**Work item**
Leave out the images and repeat every entry below exactly.
* * * * * * *
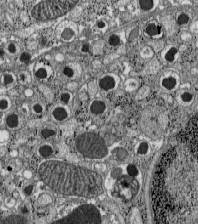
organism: C57BL Mouse
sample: Pancreatic islet
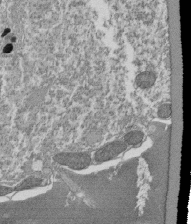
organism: Tetrahymena
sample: Cilia in tetrahymena
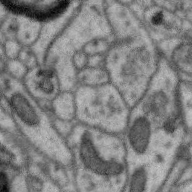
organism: Zebra finch
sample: Brain
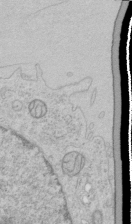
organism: Human
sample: Mitochondria in HCT116 cells
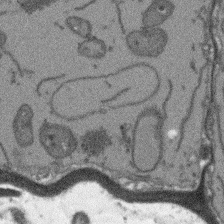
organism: Arabidopsis thaliana
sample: Root tip
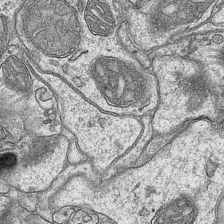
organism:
* * * * * * *
**Answer for the task**
organism: C57BL Mouse
sample: Pancreatic islet
organism: Tetrahymena
sample: Cilia in tetrahymena
organism: Zebra finch
sample: Brain
organism: Human
sample: Mitochondria in HCT116 cells
organism: Arabidopsis thaliana
sample: Root tip
organism:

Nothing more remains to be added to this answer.